Bill C-70’s amendments to the CSIS Act would allow information to be disclosed if the disclosure “is essential in the public interest” and if “that interest clearly outweighs any invasion of privacy that could result from the disclosure.” The addition of Section 19 (2.1) to the CSIS Act appears to provide an alternative path to disclosure of threats, but only if the information does not contain any personal information of a Canadian or person in Canada, or the name of a Canadian entity or corporation. While disclosure could never be permitted in all instances—Canadian law must always balance privacy rights—it is not clear if these amendments go far enough in striking the proper balance.

On the other hand, the proposed amendments to the Security of Information Act are significant and strong. Under the new Section 20 (1), every person who “at the direction of, for the benefit of or in association with, a foreign entity or a terrorist group, induces or attempts to induce, by intimidation, threat or violence, any person to do anything or to cause anything to be done” could be found to have committed an offence.

Section 20 (2) broadens the extraterritorial application of this offence, and sections 20.1 (1), 20.2 (1), 20.3 (1), and 20.4 (1) create additional offences. Critically, Section 20.4 (1) could help protect vulnerable political processes, such as nomination contests, from foreign interference. Finally, proposed amendments to Section 22 of the Security of Information Act widen the act’s preparatory offences and raise the maximum penalty for their commission.

Further, the enactment of a foreign influence registry would enable greater transparency regarding foreign influence in political and governmental processes. Anyone besides diplomats and other exempted persons who enter an arrangement with a foreign principal would be required to register within 14 days and provide information as to that arrangement.

However, the kind of information that must be registered will be outlined in regulations that have yet to be made. Section 4 of the foreign influence registry act necessarily limits these requirements to political and governmental processes, thereby excluding instances of foreign influence that occur in other realms.

While it is encouraging that a commissioner of foreign influence would be able to conduct investigations and would be given the powers to compel witness attendance and document production, it is likely that enforcement of registration requirements will prove challenging. Foreign interference and transnational repression may be carried out with the involvement of proxies and proxy organizations, and the provision of indirect benefits, which may present challenges in investigations and enforcement.

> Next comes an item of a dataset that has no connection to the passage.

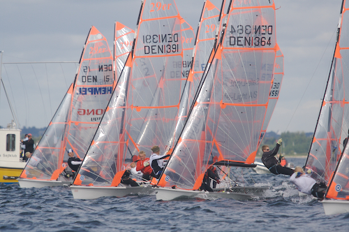 29'er på startlinjen til TORM i Aarhus 2007
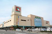 アルプラザ野洲店

Bill C-70 is also limited by what it noticeably lacks. Amendments to the Criminal Code are restricted to the sabotage offences, the first offence of which already existed. It does not create a specific foreign interference offence, nor does it create the offence of refugee espionage, which is criminalized in some European countries. Strikingly, Bill C-70 does not propose the addition of a definition of “transnational repression” to the CSIS Act or to any of the other pieces of legislation it proposes to amend or enact.

Overall, Bill C-70 is a good bill, with numerous significant amendments. However, it is not even close to a panacea. Further laws are needed, as well as policies, to ensure that acts of foreign interference and transnational repression are appropriately criminalized, to ensure that law enforcement authorities have the tools and the training to respond to such instances, and to ensure that victims of foreign interference and transnational repression have proper recourse and protection.